Studies that have evaluated the prevalence of TB in bar settings have been contact investigations of an index case and their findings may not compare to our cross sectional evaluation of the TB prevalence. Nonetheless, using DNA fingerprinting, these studies demonstrate that bars are an avenue for TB transmission and could propagate an outbreak among customers, employees and members of their households15,50,51,52,53. Similar to our finding, Godoy et al.(2017), found that the prevalence of active TB was 16 per 1,000 population upon investigation of contacts of an index case (a bar staff)17. Conversely, Kline, Hedemark and Davies (1996) found it at 144 per 1,000 population among contacts of an index bar patron, including customers and employees19. The prevalence of TB among individuals found at bars in slum settlements is not well reported elsewhere using a cross sectional design other than contact tracing investigations.

Our results underscore the epidemiological and clinical interrelatedness of TB and HIV among individuals found at bars in three ways.
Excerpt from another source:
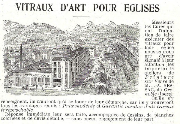 Encart publicitaire dans la Revue des Arts des Ateliers Bessac. Une illustration montre en perspective les ateliers de vitraux d'art à gauche de la gare de Grenoble. Au premier plan la façade nord, avec les verrières de l'atelier. Le panorama des montagnes est géographiquement assez fantaisiste : le fort de la Bastille, situé au nord-est, ne devrait pas être visible. Le texte à droite et sous l'illustration s'adresse à « Messieurs les Curés qui ont l'intention de faire exécuter des vitraux pour leur église ».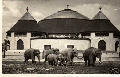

First, history of TB treatment was associated with HIV and this could be attributed to HIV-related depletion of CD4 T–lymphocytes which are crucial for immune responses against TB54. Secondly, from our multivariable logistic regression model, the odds ratios of HIV infection increased with a higher CAGE score. This suggests a dose dependent relationship between HIV and problematic alcohol use that leads to high sexual risk behaviour and inconsistent condom use55. The association of a higher risk of HIV with higher CAGE scores is also reported by a meta-analysis of studies across Africa56. This dose dependant relationship has been observed between tuberculosis risk and alcohol use as well22. Lastly, cigarette smoking was associated with HIV infection in our study yet it is an established risk factor for tuberculosis57. Therefore, these results suggest that people living with HIV found at bars also had TB risk factors. This calls for concurrent screening for HIV and TB by national HIV and TB programs among high risk populations in slums58. We did not directly evaluate the association between HIV and TB in the multivariable model population due to the small number of TB outcomes. However, current TB treatment was commoner among HIV-positive individuals than HIV-negative persons (p = 0.035). We have not found reports that have concurrently evaluated the prevalence HIV and tuberculosis among individuals in bars in slum settings and thus our findings fill an important knowledge gap.

Our study had some limitations. We did not perform sputum cultures which could have increased our detection of bacteriologically confirmed tuberculosis. Further, by excluding participants with alcohol intoxication, we might have inadvertently excluded individuals with a higher risk for TB and HIV. However, this was necessary to ensure that consent to participate was obtained wilfully. Lastly, the small sample size affected the precision of the effect sizes of predictors of HIV infection. This analysis did not account for other confounders such as sexual behaviour, knowledge and practices regarding HIV and TB prevention and ease of access to HIV and TB diagnostic services, all of which could influence the risk of TB and HIV in this population. Subsequent studies could evaluate these factors among individuals found at bars with a larger sample size.

Conclusion

There was a high prevalence of HIV and TB among individuals found at bars in the slums of Kampala, Uganda. Female sex, current cigarette smoking, history of TB treatment, and CAGE scores of 2–3 and 4 predicted HIV infection. These study findings highlight the need for concurrent programmatic screening for HIV and TB among high risk populations in slums to identify the missed infections that drive the two epidemics. We recommend slum specific programs for HIV and TB prevention that focus on women and reduction of cigarette smoking and alcohol use among individuals at bars in slum settings.